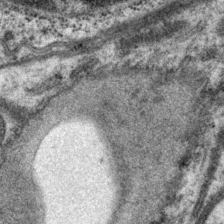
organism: P. pacificus
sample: Pharynx
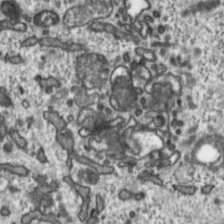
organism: Toxoplasma gondii
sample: Parasites in a vacuole inside a host cell
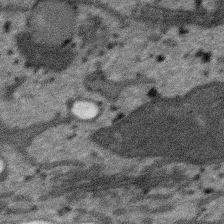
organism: Human
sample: Lung epithelial cells infected with SARS-CoV-2
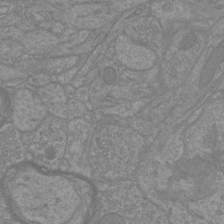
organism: Mouse
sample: Cortical neurons
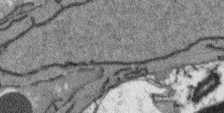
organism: Arabidopsis thaliana
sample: Root tip
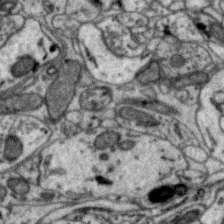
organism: Zebra finch
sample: Brain
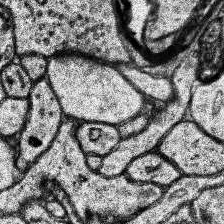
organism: Human
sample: Temporal Lobe
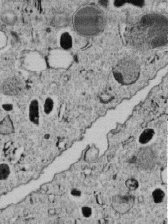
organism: C. elegans
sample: C. elegans embryo early stage
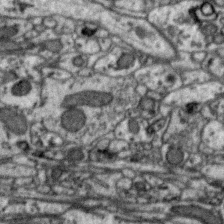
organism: Zebra finch
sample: Brain
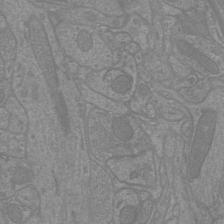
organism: Mouse
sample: Cortical neurons
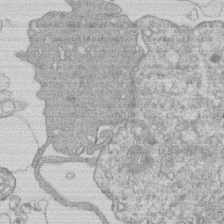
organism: Human
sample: Macrophage cells
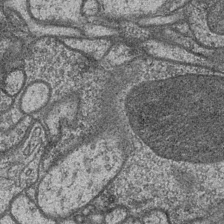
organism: Drosophila
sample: Optic medulla
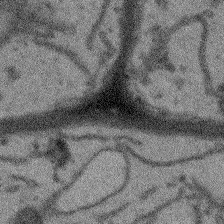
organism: Arabidopsis thaliana
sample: Root tip
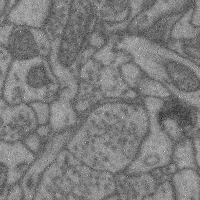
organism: Mouse
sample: Cerebral cortex
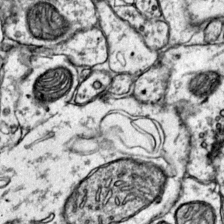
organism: Mouse
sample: Primary visual cortex
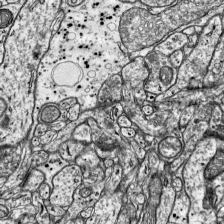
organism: Mouse
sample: Visual Cortex
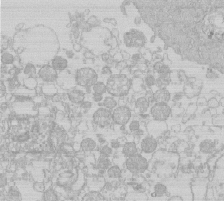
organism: Human
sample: Macrophage cells
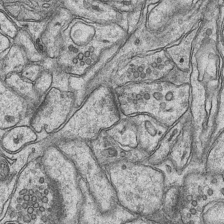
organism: Mouse
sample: CA1 Hippocampus
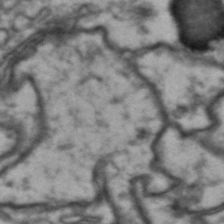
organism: Drosophila
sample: Brain
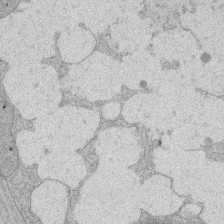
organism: Rat
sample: Salivary granule
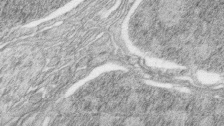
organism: Zebrafish
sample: synaptic ribbons in rod cells and cone cells
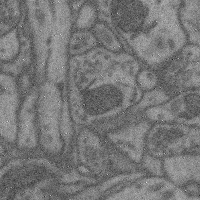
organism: Mouse
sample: Cerebral cortex
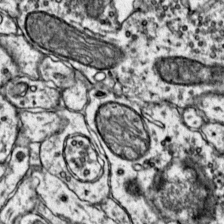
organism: Mouse
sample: Primary visual cortex
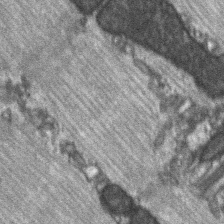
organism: C57BL Mouse
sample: Soleus
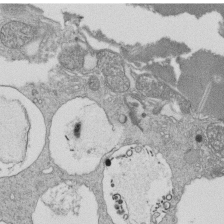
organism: Tetrahymena
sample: Cilia in tetrahymena
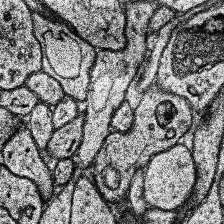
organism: Human
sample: Temporal Lobe
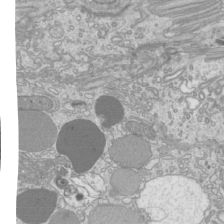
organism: Mouse
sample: Cilia; mouse epididymis
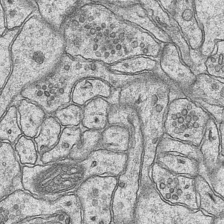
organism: Mouse
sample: CA1 Hippocampus
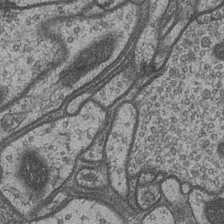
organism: Drosophila
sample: Optic medulla
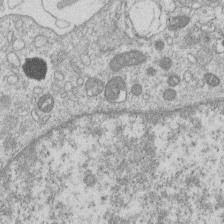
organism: Human
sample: Macrophage cells
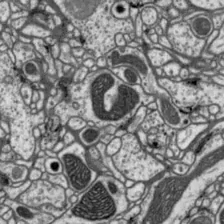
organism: Drosophila
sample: Protocerebral bridge
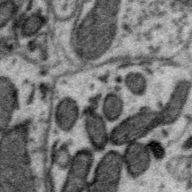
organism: Zebra finch
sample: Brain
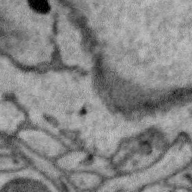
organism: Zebra finch
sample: Brain
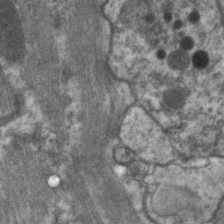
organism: C. elegans
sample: Pharynx
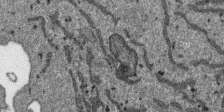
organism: Human
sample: Lung epithelial cells infected with SARS-CoV-2
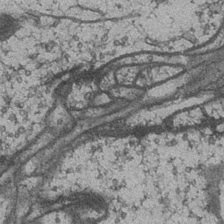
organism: Drosophila
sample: Optic medulla
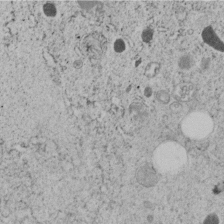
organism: C. elegans
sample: C. elegans embryo early stage
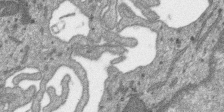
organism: Human
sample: Lung epithelial cells infected with SARS-CoV-2
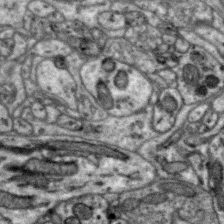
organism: Zebra finch
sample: Brain
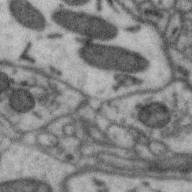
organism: Zebra finch
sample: Brain
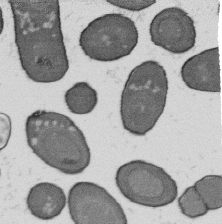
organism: B. subtilis
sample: Bacterial spore
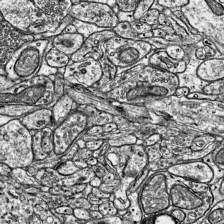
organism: Mouse
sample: Visual Cortex
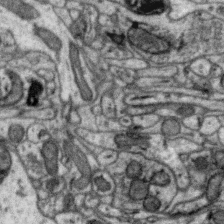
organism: Zebra finch
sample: Brain
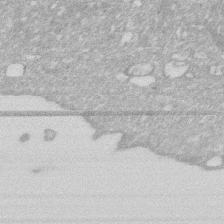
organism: Human
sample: HIV infected U937 cells
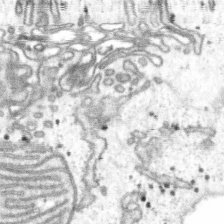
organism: Human
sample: HeLa cells
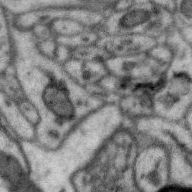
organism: Zebra finch
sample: Brain
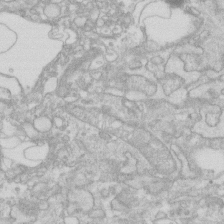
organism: Human
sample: Fibroblast cells
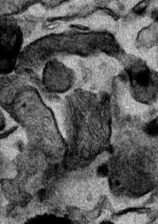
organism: Mouse
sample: Cancer cell death in ED-1 cells
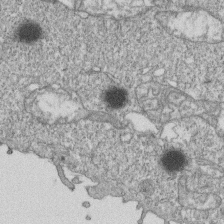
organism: Human
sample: HeLa cell HIV synapse
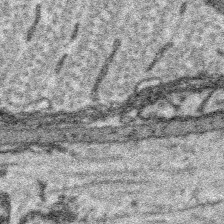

____________

Task to carry out :: In the answer, all of the material should appear exactly as given, with no picture carried over.

Exercise result ::
organism: P. pacificus
sample: Pharynx
organism: Toxoplasma gondii
sample: Parasites in a vacuole inside a host cell
organism: Human
sample: Lung epithelial cells infected with SARS-CoV-2
organism: Mouse
sample: Cortical neurons
organism: Arabidopsis thaliana
sample: Root tip
organism: Zebra finch
sample: Brain
organism: Human
sample: Temporal Lobe
organism: C. elegans
sample: C. elegans embryo early stage
organism: Zebra finch
sample: Brain
organism: Mouse
sample: Cortical neurons
organism: Human
sample: Macrophage cells
organism: Drosophila
sample: Optic medulla
organism: Arabidopsis thaliana
sample: Root tip
organism: Mouse
sample: Cerebral cortex
organism: Mouse
sample: Primary visual cortex
organism: Mouse
sample: Visual Cortex
organism: Human
sample: Macrophage cells
organism: Mouse
sample: CA1 Hippocampus
organism: Drosophila
sample: Brain
organism: Rat
sample: Salivary granule
organism: Zebrafish
sample: synaptic ribbons in rod cells and cone cells
organism: Mouse
sample: Cerebral cortex
organism: Mouse
sample: Primary visual cortex
organism: C57BL Mouse
sample: Soleus
organism: Tetrahymena
sample: Cilia in tetrahymena
organism: Human
sample: Temporal Lobe
organism: Mouse
sample: Cilia; mouse epididymis
organism: Mouse
sample: CA1 Hippocampus
organism: Drosophila
sample: Optic medulla
organism: Human
sample: Macrophage cells
organism: Drosophila
sample: Protocerebral bridge
organism: Zebra finch
sample: Brain
organism: Zebra finch
sample: Brain
organism: C. elegans
sample: Pharynx
organism: Human
sample: Lung epithelial cells infected with SARS-CoV-2
organism: Drosophila
sample: Optic medulla
organism: C. elegans
sample: C. elegans embryo early stage
organism: Human
sample: Lung epithelial cells infected with SARS-CoV-2
organism: Zebra finch
sample: Brain
organism: Zebra finch
sample: Brain
organism: B. subtilis
sample: Bacterial spore
organism: Mouse
sample: Visual Cortex
organism: Zebra finch
sample: Brain
organism: Human
sample: HIV infected U937 cells
organism: Human
sample: HeLa cells
organism: Zebra finch
sample: Brain
organism: Human
sample: Fibroblast cells
organism: Mouse
sample: Cancer cell death in ED-1 cells
organism: Human
sample: HeLa cell HIV synapse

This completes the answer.